Comme lors du vote sur le premier volet de mesures qui englobait notamment des réformes sur la TVA et les retraites, les députés auront 36 heures pour débattre en procédure d’urgence ce projet de loi qui fait 977 pages, selon le site grec Vouliwatch.

L’ancien ministre des Finances Yanis Varoufakis, qui a publié sur son blog une version annotée de l’accord du 13 juillet entre Athènes et l’Eurogroupe, n’a pas épargné ce deuxième volet de mesures. Concernant la réforme de la procédure civile, il prédit des « saisies, expulsions et liquidations de milliers d’habitations et d’entreprises qui ne sont pas en mesure de rembourser leurs emprunts ».

Un nouveau test pour Tsipras

Le vote de mecredi constitue un nouveau test pour le Premier ministre Alexis Tsipras, issu du parti de la gauche radicale Syriza, dont un cinquième des députés ont rejeté le premier volet de mesures de rigueurs adopté dans la nuit du 15 au 16 juillet. Suite à ce vote, Alexis Tsipras a remanié son gouvernement en excluant notamment le chef de file des « frondeurs » de Syriza, le ministre du redressement productif Panagiotis Lafazanis.

Lire l’interview de Georges Prévélakis : « Alexis Tsipras va effectuer une purge au sein de son parti »

L'adoption des mesures d'austérité exigées par les créanciers a entraîné des manifestations agitées à Athènes la semaine dernière. Le syndicat des fonctionnaires Adedy a annoncé un rassemblement mercredi soir, pendant le débat du texte à la Vouli.
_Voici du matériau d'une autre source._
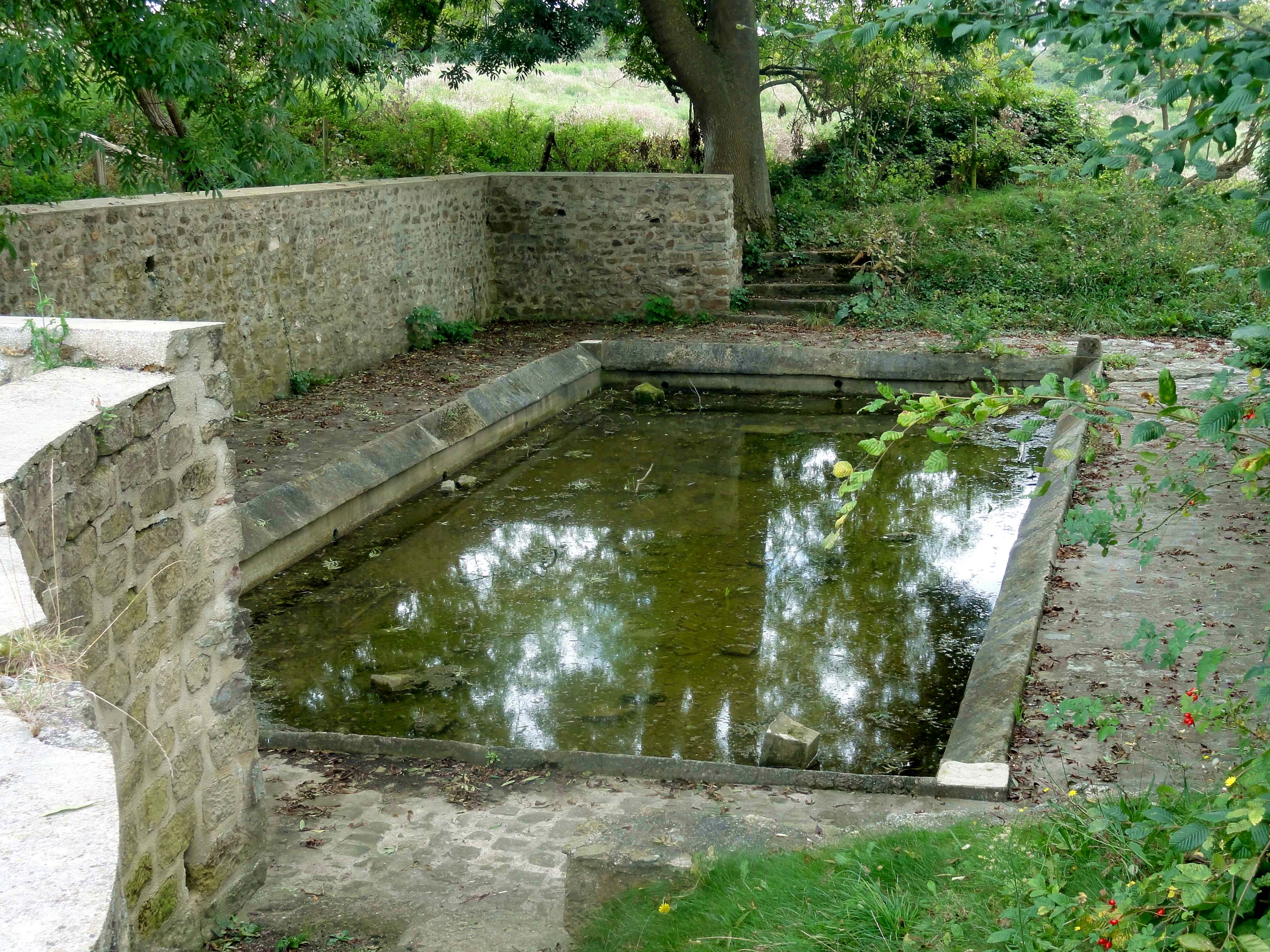 Lavoir, rue de Cléry, à l'extérieur du village.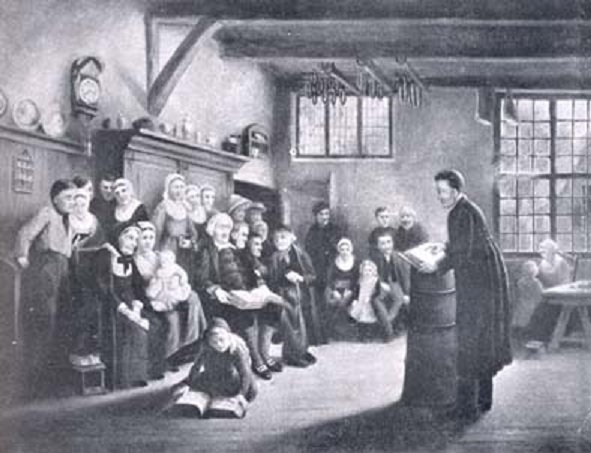 Conventikel, protestantse religieuze bijeenkomst buiten de kerk om. Midwolda ca. 1840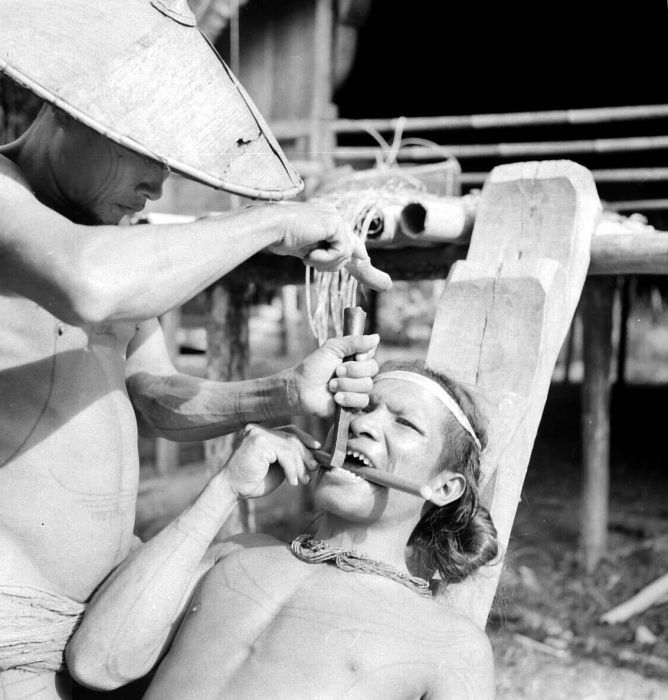 Negatief. Tandenvijlen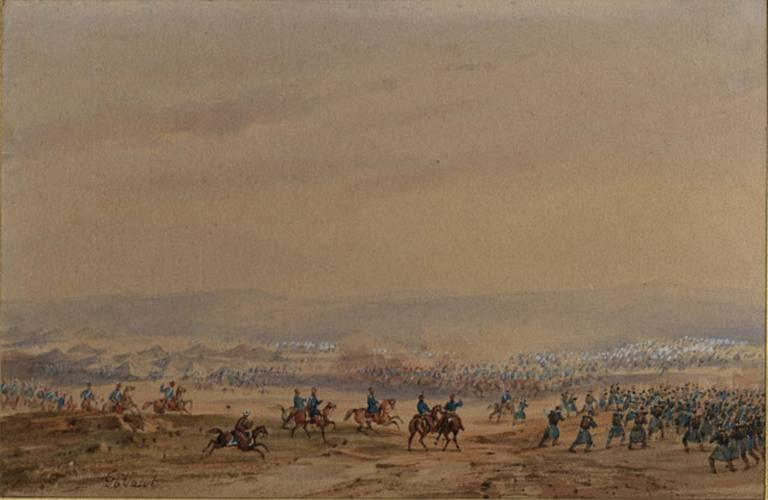 Bataille de Sidi Brahim (1845/09/23-1845/09/25), épisode de la conquête de l'Algérie par la France.

Si le Parlement adopte ces mesures mercredi, alors Athènes aura rempli les conditions imposées par ses créanciers et les négociations en vue d’un troisième mémorandum pourront débuter. Le gouvernement grec a indiqué mardi qu’il espérait finaliser l’accord avec les créanciers sur le nouveau prêt d’ici le 20 août prochain, date à laquelle Athènes doit notamment rembourser 3,2 milliards d’euros à la Banque centrale européenne (BCE).